Rich operators: DataJuicer provides over 100 core operators, including aggregators, duplicators, filters, formatters, groupers, mappers, and selectors. These operators cover the entire data processing lifecycle, from data loading and normalization to data editing, transformation, filtering, deduplication, and high-quality sample selection. You can flexibly orchestrate operator chains based on your business needs.
Superior performance: DataJuicer offers excellent linear scalability and fast data processing speeds. For multimodal data processing at the scale of tens of millions of samples, it saves 24.8% of processing time compared to native nodes.
Resource estimation: DataJuicer intelligently balances resource limits and operational efficiency. It automatically tunes the degree of parallelism for operators, significantly reducing job failures caused by out-of-memory (OOM) errors. It supports resource estimation by intelligently analyzing dataset, operator, and quota information to automatically estimate the optimal resource configuration. This feature lowers the barrier to entry and ensures efficient and stable job execution.
Large-scale processing: DataJuicer leverages the distributed computing framework of PAI DLC and deep hardware acceleration optimizations, such as CUDA and operator fusion. It supports efficient processing from experiments with thousands of samples to production data at the scale of tens of billions.
Automatic fault tolerance: PAI DLC provides fault tolerance and self-healing at the node, job, and container levels. DataJuicer also offers operator-level fault tolerance to mitigate the risk of interruptions caused by infrastructure failures, such as server or network issues.
Easy to use: DLC provides an intuitive user interface and easy-to-understand APIs. It is a fully managed service, requiring no deployment or O&M. You can submit DataJuicer jobs for AI data processing with a single click, without worrying about the complexity of deploying and maintaining the underlying infrastructure.
Usage instructions
1. Select an image and framework
The image for a DataJuicer job must have the DataJuicer environment pre-installed and include the dj-process command. You can use the official image from the data-juicer repository or a custom image based on the official one.

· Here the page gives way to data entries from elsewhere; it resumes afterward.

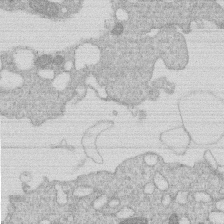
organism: Human
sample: Macrophage cells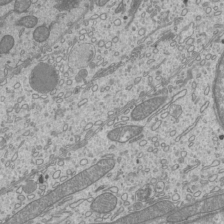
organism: Mouse
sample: Cilia; mouse epididymis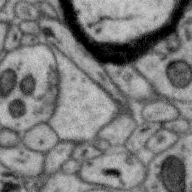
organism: Zebra finch
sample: Brain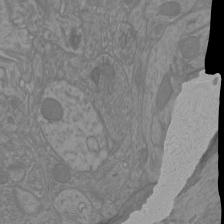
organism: Mouse
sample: Cortical neurons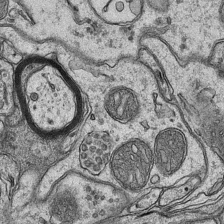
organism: Mouse
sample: CA1 Hippocampus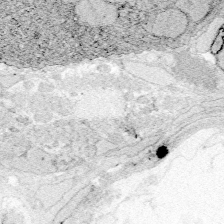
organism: Zebrafish
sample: Whole-Brain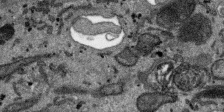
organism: Human
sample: Lung epithelial cells, uninfected (mock) control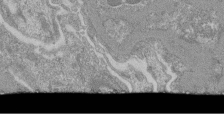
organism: Mouse
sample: Glomerulus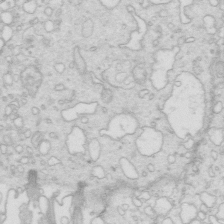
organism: Mouse
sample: Multiciliated cells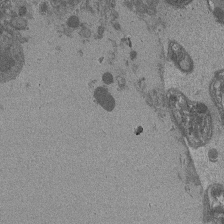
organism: Drosophila
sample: Antenna

Set the Framework to DataJuicer.

2. Configure the run mode
When you create a DLC job, you can choose between single-node and distributed run modes. Make sure the run mode matches the executor_type in the configuration file.
Single-node mode:
DataJuicer configuration file: In the configuration file, set
executor_typetodefaultor omit the field.DLC configuration:
Running Mode: Select Single Node.
Number of Nodes: Set to 1.
Distributed mode:
DataJuicer configuration file: In the configuration file, set
executor_typetoray.DLC configuration:
Running Mode: Select Distributed.
Resource Estimation: This option can be enabled only when you use a Resource Quota. When resource estimation is enabled, the system intelligently estimates the optimal resource configuration based on dataset, operator, and quota information, and then automatically runs the job. This process ensures the efficient execution of the DataJuicer data processing job. To impose a limit, you can set the maximum resource limit for the job.
Maximum Job Resource Limit: You can configure this option to set a maximum limit on the resources requested by the DataJuicer job. The total resources requested by the job will not exceed this configured limit. If you leave this field blank, the system automatically requests resources for data processing based on the resource estimation results.
Job Resources: If you do not enable resource estimation, you must manually enter the job resources.
Quantity: The number of Head nodes must be 1, and the number of Worker nodes must be at least 1.
Resource Type: The Head node requires more than 8 GB of memory. You can configure resources for Worker nodes as needed.
Fault Tolerance and Diagnosis (Optional): You can configure Head Node Fault Tolerance by selecting a Redis instance within the same Virtual Private Cloud.
3. Enter the startup command
DLC supports startup commands in Shell and YAML formats, with Shell as the default. If the command line format is Shell, the usage is the same as for other DLC jobs. If the command line is in YAML format, you can directly enter the DataJuicer configuration in the command line.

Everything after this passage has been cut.